The end of Arlen Specter’s career as a U.S. senator should be hailed by Jews as well as by all Americans (“End of Specter Era Brings New Race for Jewish Vote,” May 28).
Because of his key role in driving the confirmation of Supreme Court Justice Clarence Thomas. Specter’s aggressive savaging of credible witnesses opposing Thomas was a travesty and resulted in what has been a staunch opponent of civil rights sitting on the bench.
Allied with the other conservative members of the high court, Thomas has adversely affected the lives of all of us. It is for this that Specter should be remembered!
It is unfortunate that A.J. Goldmann’s “Letter from Oberammergau” leaves the reader with three inaccurate impressions: that the work of reforming the Oberammergau Passion Play is complete; that, in the words of the play’s deputy director, Otto Huber, the conversation regarding the play is akin to a “dialogue between a policeman and a criminal;” and that criticism of the play is emanating solely from Jews (“New Kind of Passion in an ‘Alpine Jerusalem,’” June 4).
First, it is true that the 2010 edition of the play is unprecedented in its positive portrayal of Jesus as one who was born, lived, taught and died as a Jew. But the play continues to raise the specter of deicide and collective guilt for the Jews in the death of Jesus, a charge dismissed by the 1965 Second Vatican Council.
Second, the American Jewish Committee, together with its partner, Germany Close Up, recently brought 15 young American Jews in their 20s and 30s to Germany for 10 days of inter-religious dialogue with young Catholic and Protestant Germans in Berlin, Munich and Oberammergau. Our three days in Oberammergau included viewing the play and ongoing conversations with Christian Stückl, the play’s director. It was not a “dialogue between a policeman and a criminal,” but rather a relationship between partners in learning and probing. We constructively criticized with respect and collegiality.
Finally, Christian scholars have joined Jewish scholars in both praising the advances of the 2010 edition as well as pointing out serious problems with this year’s rendition. Oberammergau is not an issue for Jews alone. Leading Catholic and Protestant academics contributed their criticisms to a report from the Council of Centers on Jewish-Christian Relations.
Fortunately, many Jews and Christians perceive Oberammergau as a sensitive frontline in Christian-Jewish relations worthy of our collective attention.
Rabbi Noam Marans
Associate Director of Interreligious and Intergroup Relations
American Jewish Committee
New York, N.Y.
Altogether too many commentators in the public sphere, with axes to grind on either the right or the left, have recently resorted to likening their adversaries to Nazis. A few current examples appear in the Forward’s May 21 article “ Israelis Condemn Goldstone’s Role In South Africa During Apartheid.”

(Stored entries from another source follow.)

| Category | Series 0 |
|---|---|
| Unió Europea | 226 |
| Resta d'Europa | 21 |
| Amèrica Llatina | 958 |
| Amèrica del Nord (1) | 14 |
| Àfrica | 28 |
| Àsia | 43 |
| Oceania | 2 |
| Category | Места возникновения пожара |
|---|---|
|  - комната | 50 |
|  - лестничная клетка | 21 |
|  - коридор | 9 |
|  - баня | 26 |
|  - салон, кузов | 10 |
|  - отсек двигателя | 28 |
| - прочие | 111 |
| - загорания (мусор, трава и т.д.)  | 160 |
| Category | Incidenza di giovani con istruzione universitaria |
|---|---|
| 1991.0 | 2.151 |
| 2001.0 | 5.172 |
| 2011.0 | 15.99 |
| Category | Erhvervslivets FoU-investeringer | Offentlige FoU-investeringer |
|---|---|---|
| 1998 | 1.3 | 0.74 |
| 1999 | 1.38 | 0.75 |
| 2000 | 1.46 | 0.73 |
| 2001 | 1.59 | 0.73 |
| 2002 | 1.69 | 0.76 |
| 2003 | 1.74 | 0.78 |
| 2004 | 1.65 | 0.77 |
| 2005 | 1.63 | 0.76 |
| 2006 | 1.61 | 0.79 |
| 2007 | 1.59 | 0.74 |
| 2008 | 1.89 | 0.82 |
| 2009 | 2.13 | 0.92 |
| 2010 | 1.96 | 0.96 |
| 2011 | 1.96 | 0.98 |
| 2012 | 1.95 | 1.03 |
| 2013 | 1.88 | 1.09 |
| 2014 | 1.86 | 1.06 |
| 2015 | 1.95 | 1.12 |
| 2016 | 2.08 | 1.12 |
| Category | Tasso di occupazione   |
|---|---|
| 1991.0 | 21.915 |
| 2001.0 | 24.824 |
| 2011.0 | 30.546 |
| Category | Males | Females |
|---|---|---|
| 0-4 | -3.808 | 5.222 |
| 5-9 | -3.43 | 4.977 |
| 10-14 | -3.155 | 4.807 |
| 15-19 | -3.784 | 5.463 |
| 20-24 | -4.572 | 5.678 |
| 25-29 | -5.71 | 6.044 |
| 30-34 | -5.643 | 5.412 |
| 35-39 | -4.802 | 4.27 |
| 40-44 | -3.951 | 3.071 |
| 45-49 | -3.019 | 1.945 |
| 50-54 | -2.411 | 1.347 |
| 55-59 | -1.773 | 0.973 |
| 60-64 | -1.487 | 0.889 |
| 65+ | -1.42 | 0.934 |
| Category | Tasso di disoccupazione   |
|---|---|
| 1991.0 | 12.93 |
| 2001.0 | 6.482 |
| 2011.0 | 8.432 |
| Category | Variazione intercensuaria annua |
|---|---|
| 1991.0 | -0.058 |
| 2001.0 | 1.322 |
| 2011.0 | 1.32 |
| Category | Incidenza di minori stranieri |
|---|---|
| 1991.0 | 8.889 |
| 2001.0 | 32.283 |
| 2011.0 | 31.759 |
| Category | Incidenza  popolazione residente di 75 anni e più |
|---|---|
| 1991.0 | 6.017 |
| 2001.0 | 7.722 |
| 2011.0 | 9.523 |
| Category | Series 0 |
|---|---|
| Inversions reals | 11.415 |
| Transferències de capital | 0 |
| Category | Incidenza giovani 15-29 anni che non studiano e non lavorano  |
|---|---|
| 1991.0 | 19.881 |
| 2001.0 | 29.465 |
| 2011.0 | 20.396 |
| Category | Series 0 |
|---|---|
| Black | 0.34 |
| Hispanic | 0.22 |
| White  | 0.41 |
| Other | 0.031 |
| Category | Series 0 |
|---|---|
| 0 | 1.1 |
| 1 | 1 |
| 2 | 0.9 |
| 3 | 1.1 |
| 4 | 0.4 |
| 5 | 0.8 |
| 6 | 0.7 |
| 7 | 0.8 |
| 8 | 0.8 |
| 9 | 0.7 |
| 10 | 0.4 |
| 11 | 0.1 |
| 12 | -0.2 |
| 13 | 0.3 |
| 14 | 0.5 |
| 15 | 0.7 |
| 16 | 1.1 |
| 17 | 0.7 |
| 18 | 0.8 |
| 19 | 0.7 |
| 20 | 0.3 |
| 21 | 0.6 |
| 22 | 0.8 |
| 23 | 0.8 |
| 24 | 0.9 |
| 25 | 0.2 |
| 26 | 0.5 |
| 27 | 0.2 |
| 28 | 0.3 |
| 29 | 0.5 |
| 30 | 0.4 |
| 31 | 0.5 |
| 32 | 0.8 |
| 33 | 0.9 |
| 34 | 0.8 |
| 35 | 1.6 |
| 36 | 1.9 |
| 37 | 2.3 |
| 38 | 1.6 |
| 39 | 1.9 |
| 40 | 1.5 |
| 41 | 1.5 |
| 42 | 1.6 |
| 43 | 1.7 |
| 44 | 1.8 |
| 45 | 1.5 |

Israel’s deputy foreign minister, Danny Ayalon, said that Richard Goldstone’s explanations of his actions as a South African judge during apartheid “are the same explanations we heard in Nazi Germany after World War II.” Similarly, famed attorney Alan Dershowitz said: “That’s what Mengele said, too. ‘We just followed the law.’”
Such gratuitous ascriptions of Nazi-like behavior are reprehensible, because they serve to dilute and even normalize the unparalleled enormity of Hitler’s evil-doing. Moreover, people like Dershowitz, a Harvard Law professor, should know that reckless use of inapt analogies only casts doubt on the arguments and the credibility of those who proffer them. Controversial as Judge Goldstone has become in the wake of his September 2009 Gaza report, he is most certainly no Josef Mengele, and suggesting otherwise disserves both civil discourse and the search for truth.
Jamaica Plain, Mass.
Reasonable people may differ on the propriety of Richard Goldstone’s report on Israeli actions in Gaza. But for Jews to liken him to Nazi criminals is offensive.
Particularly outrageous is Alan Dershowitz’s reference to Mengele in condemning Goldstone. Dershowitz has diminished his credibility as a responsible commentator on Jewish affairs.
Stephen E. Appell
Regarding your May 28 special section in honor of the 150th birthday of Abraham Cahan: Bravo!